Oh and for the record he didn't write Timothy. I am sure a biblical scholar such as yourself knew that already.

[–] kromem@lemmy.world 1 points 11 months ago* (last edited 11 months ago) (1 children)

"Everything is permissible for me" is a small disagreement with canonical Christianity?

Oh and for the record he didn't write Timothy. I am sure a biblical scholar such as yourself knew that already.

I wouldn't be so sure about that.

It's largely based on outdated tautology dating anything with a whiff of Gnosticism to the 2nd century which only changed up around the turn of the 21st century.

I'd happily wager with you that attitudes around 2 Timothy's grouping with 1 Timothy and Titus (which are forgeries) won't last another 15 years.

P.S. How many of those scholars think there was no historical Jesus?

[–] afraid_of_zombies@lemmy.world 0 points 11 months ago (2 children)

He was still sending them money and I am not going into the Duetropaul argument since it proves nothing.

P.S. do you know what an argument from authority logical fallacy is? Especially since you are going against the grain with your dating of the Gospel of Thomas. Did you know that around 60% of polled Bible scholars believe the resurrection is a true literal historical event?

[–] kromem@lemmy.world 1 points 11 months ago* (last edited 11 months ago) (1 children)

He was still sending them money

How do you know? Because he says so in the letters?

It's worth looking a bit closer at the fine details...

For even when I was in Thessalonica, you sent me help for my needs more than once. Not that I seek the gift, but I seek the profit that accumulates to your account. I have been paid in full and have more than enough; I am fully satisfied, now that I have received from Epaphroditus the gifts you sent, a fragrant offering, a sacrifice acceptable and pleasing to God.

  • Philippians 4:16-18

Interesting.
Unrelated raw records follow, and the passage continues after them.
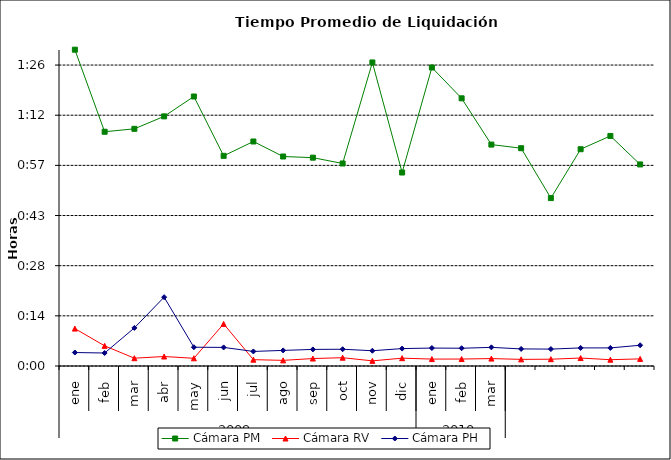
| Category | Cámara PM | Cámara RV | Cámara PH |
|---|---|---|---|
| 0 | 0.063 | 0.007 | 0.003 |
| 1 | 0.047 | 0.004 | 0.003 |
| 2 | 0.047 | 0.002 | 0.008 |
| 3 | 0.05 | 0.002 | 0.014 |
| 4 | 0.054 | 0.002 | 0.004 |
| 5 | 0.042 | 0.008 | 0.004 |
| 6 | 0.045 | 0.001 | 0.003 |
| 7 | 0.042 | 0.001 | 0.003 |
| 8 | 0.042 | 0.001 | 0.003 |
| 9 | 0.04 | 0.002 | 0.003 |
| 10 | 0.061 | 0.001 | 0.003 |
| 11 | 0.039 | 0.002 | 0.003 |
| 12 | 0.06 | 0.001 | 0.004 |
| 13 | 0.053 | 0.001 | 0.004 |
| 14 | 0.044 | 0.001 | 0.004 |
| 15 | 0.043 | 0.001 | 0.003 |
| 16 | 0.033 | 0.001 | 0.003 |
| 17 | 0.043 | 0.002 | 0.004 |
| 18 | 0.046 | 0.001 | 0.004 |
| 19 | 0.04 | 0.001 | 0.004 |
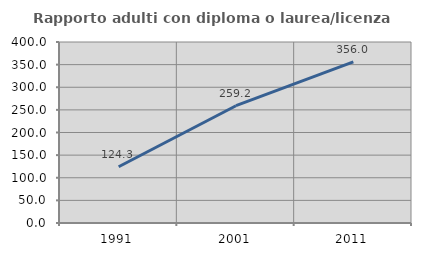
| Category | Rapporto adulti con diploma o laurea/licenza media  |
|---|---|
| 1991.0 | 124.261 |
| 2001.0 | 259.204 |
| 2011.0 | 356.009 |
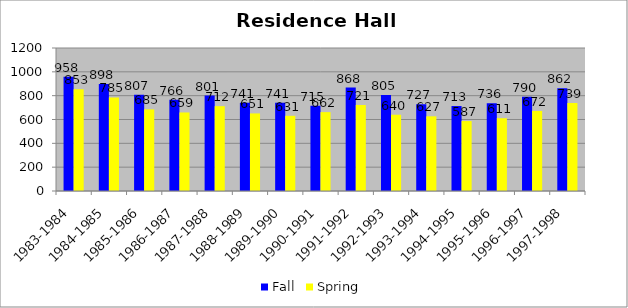
| Category | Fall | Spring |
|---|---|---|
| 1983-1984 | 958 | 853 |
| 1984-1985 | 898 | 785 |
| 1985-1986 | 807 | 685 |
| 1986-1987 | 766 | 659 |
| 1987-1988 | 801 | 712 |
| 1988-1989 | 741 | 651 |
| 1989-1990 | 741 | 631 |
| 1990-1991 | 715 | 662 |
| 1991-1992 | 868 | 721 |
| 1992-1993 | 805 | 640 |
| 1993-1994 | 727 | 627 |
| 1994-1995 | 713 | 587 |
| 1995-1996 | 736 | 611 |
| 1996-1997 | 790 | 672 |
| 1997-1998 | 862 | 739 |
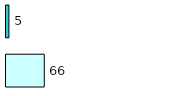
| Category | Series 0 | Series 1 |
|---|---|---|
| 0 | 66 | 5 |
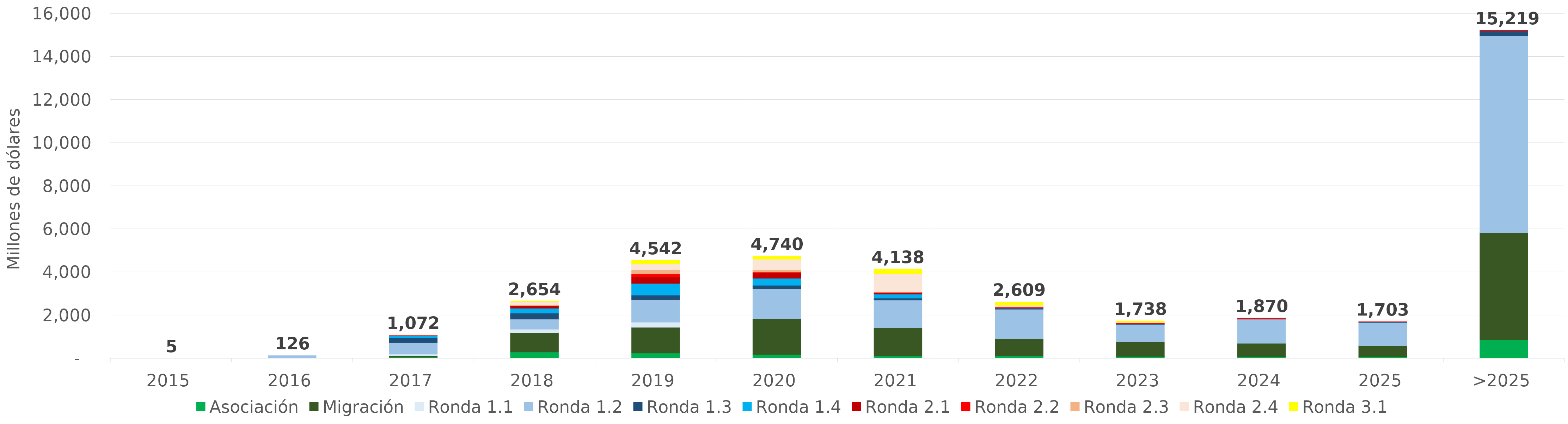
| Category | Asociación | Migración | Ronda 1.1 | Ronda 1.2 | Ronda 1.3 | Ronda 1.4 | Ronda 2.1 | Ronda 2.2 | Ronda 2.3 | Ronda 2.4 | Ronda 3.1 |
|---|---|---|---|---|---|---|---|---|---|---|---|
| 2015 | 0 | 0 | 4.573 | 0.236 | 0 | 0 | 0 | 0 | 0 | 0 | 0 |
| 2016 | 0 | 0 | 16.79 | 108.909 | 0 | 0 | 0 | 0 | 0 | 0 | 0 |
| 2017 | 50.877 | 65.422 | 76.429 | 533.486 | 231.789 | 93.443 | 18.851 | 1.29 | 0.72 | 0 | 0 |
| 2018 | 289.394 | 902.921 | 155.042 | 470.128 | 278.302 | 226.903 | 104.896 | 21.902 | 26.974 | 139.641 | 37.691 |
| 2019 | 241.207 | 1195.818 | 236.68 | 1049.68 | 207.126 | 540.649 | 302.09 | 133.009 | 199.161 | 270.262 | 166.186 |
| 2020 | 177.3 | 1658.785 | 6.736 | 1382.287 | 160.039 | 328.47 | 241.195 | 43.594 | 120.24 | 477.051 | 144.633 |
| 2021 | 111.804 | 1294.964 | 2.229 | 1293.069 | 88.66 | 182.896 | 69.096 | 23.383 | 0.955 | 847.746 | 222.82 |
| 2022 | 112.591 | 798.545 | 0 | 1363.556 | 40.604 | 7.84 | 24.433 | 30.033 | 0 | 82.428 | 149.451 |
| 2023 | 87.085 | 669.696 | 0 | 815.124 | 34.741 | 0 | 0 | 36.282 | 0 | 32.499 | 62.088 |
| 2024 | 79.455 | 613.256 | 0 | 1120.717 | 30.041 | 0 | 0 | 26.685 | 0 | 0 | 0 |
| 2025 | 75.288 | 512.631 | 0 | 1074.435 | 30.797 | 0 | 0 | 9.414 | 0 | 0 | 0 |
| >2025 | 859.226 | 4966.547 | 0 | 9146.402 | 225.326 | 0 | 0 | 21.146 | 0 | 0 | 0 |

Paul is getting fancy fragrances sent to him?

Should we be upset about this?

Well wait a second, what do those later cannonical gospels say?

While he was at Bethany in the house of Simon the leper, as he sat at the table, a woman came with an alabaster jar of very costly ointment of nard, and she broke open the jar and poured the ointment on his head. But some were there who said to one another in anger, “Why was the ointment wasted in this way? For this ointment could have been sold for more than three hundred denarii and the money given to the poor.” And they scolded her. But Jesus said, “Let her alone; why do you trouble her? She has performed a good service for me.

  • Mark 14:3-6

Pretty weird how Paul accepting an expensive fragrance is paralleled in the gospels with Jesus being gifted an expensive fragrance as being a good thing.

I'd be very skeptical of just how much of the money Paul was collecting was being used for its stated purposes.

[–] afraid_of_zombies@lemmy.world 1 points 11 months ago (1 children)

How much would be enough money to no longer be bitterly opposed? Be exact. The exact coinage needed.

Or you know you can drop this indefensible position that if there is a schism it means there was founder. Since again you have zero evidence of this theorem. I promise to let it die.

Thanks you for admitting the Mark was not writing the history of Jesus, he was writing the history of Paul. I am glad we agree that Mark said nothing about the historical Jesus.

[–] kromem@lemmy.world 0 points 11 months ago (1 children)

Thanks you for admitting the Mark was not writing the history of Jesus, he was writing the history of Paul. I am glad we agree that Mark said nothing about the historical Jesus.

That's not what I said and you know it.

You seem in this reply and your others to be much more interested in debating a strawman than actual nuance around textual criticism.

That's arguably even easier to do without me replying at all where you would need to twist what I was saying to do so.

If you are ever interested in actually discussing the material seriously, I'll be around.

[–] afraid_of_zombies@lemmy.world 1 points 11 months ago (1 children)

Pretty sure you did say that. The best source we got for the guy you have admitted wasn't even talking about him.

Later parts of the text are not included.